LGBT adalah 'penyakit sosial', perlu pencerahan



Menteri Agama Lukman Saifuddin ikut berkomentar perihal isu yang sedang menghangat akhir-akhir ini, tentang kaum lesbian, gay, biseksual, dan transgender (LGBT). Menurut Lukman, LGBT adalah "penyakit sosial" dan perlu diberi pencerahan.

"Kita harus memberikan pencerahan. Setidak-tidaknya kita bisa merangkul mereka keluar dari penyakit sosial," kata Lukman, pada Sabtu, 13 Februari.

Menurutnya, keluarga bisa berperan dalam menangani "penyakit sosial" yang disebut LGBT tersebut. Karena itu, Kementerian Agama, ujarnya, akan lebih serius dalam meningkatkan kualitas kehidupan keagamaan di tingkat keluarga.
"Madrasah juga menjadi fokus kita dalam membentengi generasi muda, membekali mereka dengan pemikiran kritis sehingga tidak mudah dipengaruhi paham-paham yang tidak sesuai dengan Islam," katanya.

Kepada para da'i, Lukman mengingatkan bahwa hakikat dakwah adalah mengajak umat ke jalan yang baik dan benar dengan cara-cara yang benar, seperti Rasulullah mengajak umat dengan lemah lembut atau tidak mengedepankan kekerasan.

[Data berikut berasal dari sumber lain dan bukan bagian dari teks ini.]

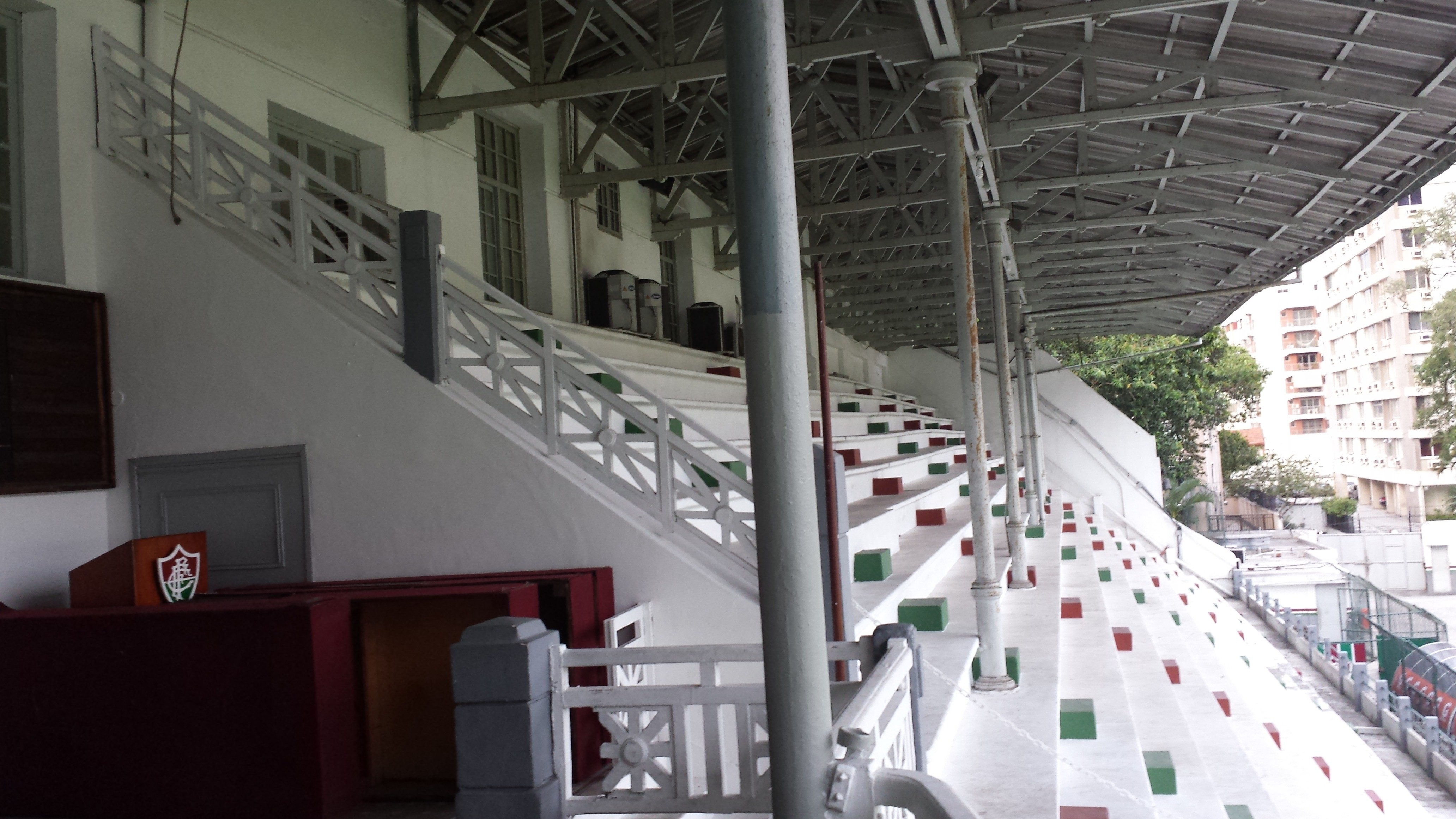 Tribuna Social vista da Tribuna de Honra do Estádio de Laranjeiras, do Fluminense Football Club.
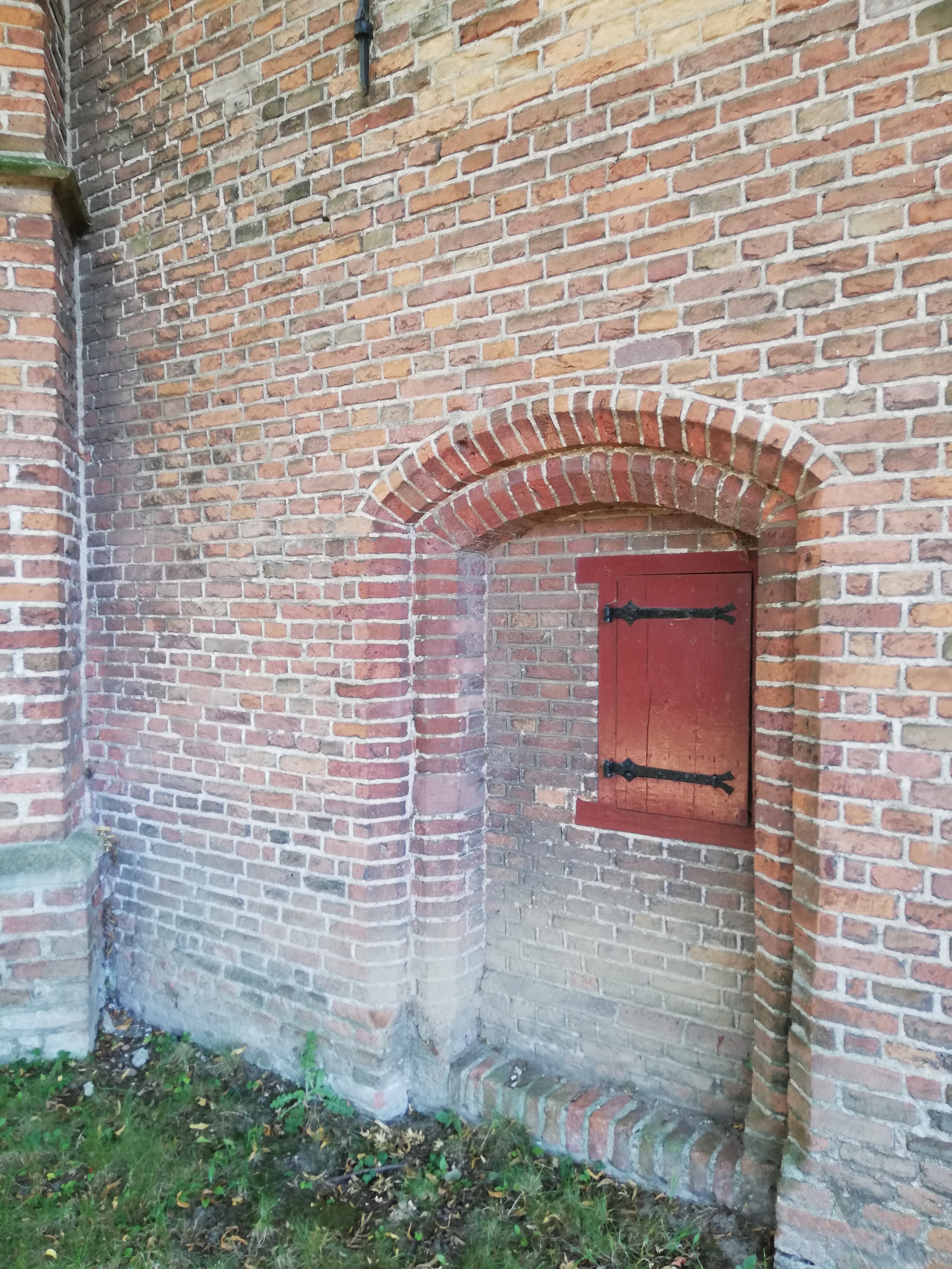 Melaatsenluikje - Luikje in de Sint-Maartenskerk waardoor zieken in de Middeleeuwen de mis konden bijwonen
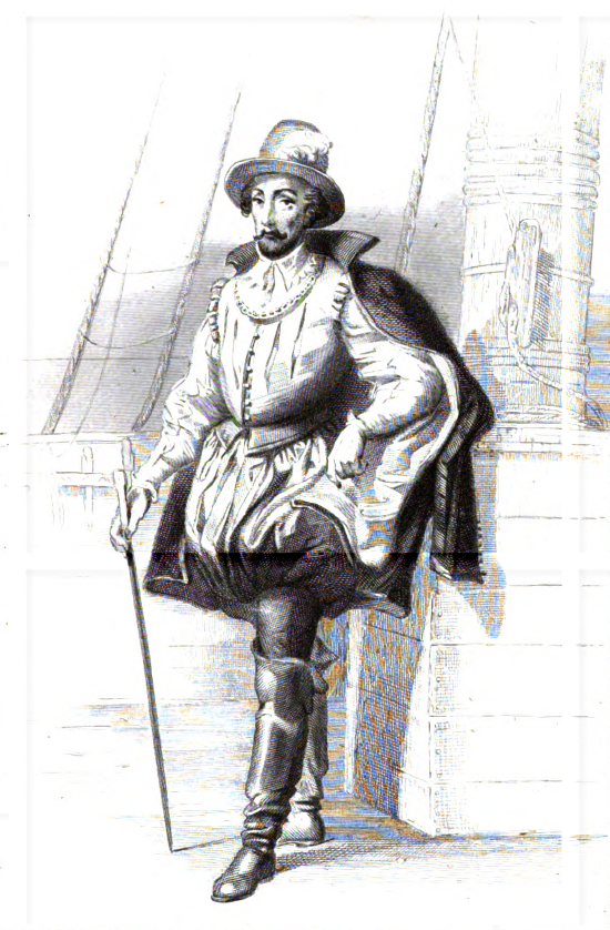 René Goulaine de Laudonnière

Polemik mengenai LGBT menghangat beberapa pekan ini. Dimulai dari kisruh klub seksualitas Support Group and Resource Center On Sexuality Studies (SGRC) di Universitas Indonesia.
Studi klub ini dituding sebagai klub gay dan lesbian, meski kegiataannya salah satunya penyuluhan tentang kekerasan dalam masa pacaran.
Kemudian polemik semakin menghangat setelah Menteri Riset, Teknologi, dan Pendidikan Tinggi Muhammad Natsir memberikan pernyataan pers terkait isu pelarangan LGBT di lingkungan kampus.
Abdul Muiz Ghazali, dosen dan peneliti pluralisme di Institut Studi Islam Fahmina (ISIF) Cirebon mengatakan usulan Lukman ada baiknya. "Saya setuju, kalau ada pencerahan soal agama, tapi tidak mengganggu orientasi seksualnya," kata Muiz pada Rappler sore ini.
Menurutnya, Kemenag tak perlu membuang energi melakukan pencerahan untuk mengubah orientasi kaum homoseksual. "Kita bisa bandingkan kalau orang heteroseksual dipaksa jadi homoseksual," ujarnya.
Muiz merekomendasi agar pemerintah fokus memberdayakan kaum LGBT di dunia ekonomi, tanpa mengganggu orientasi seksual mereka, tanpa perlu berkomentar soal penyakit sosial.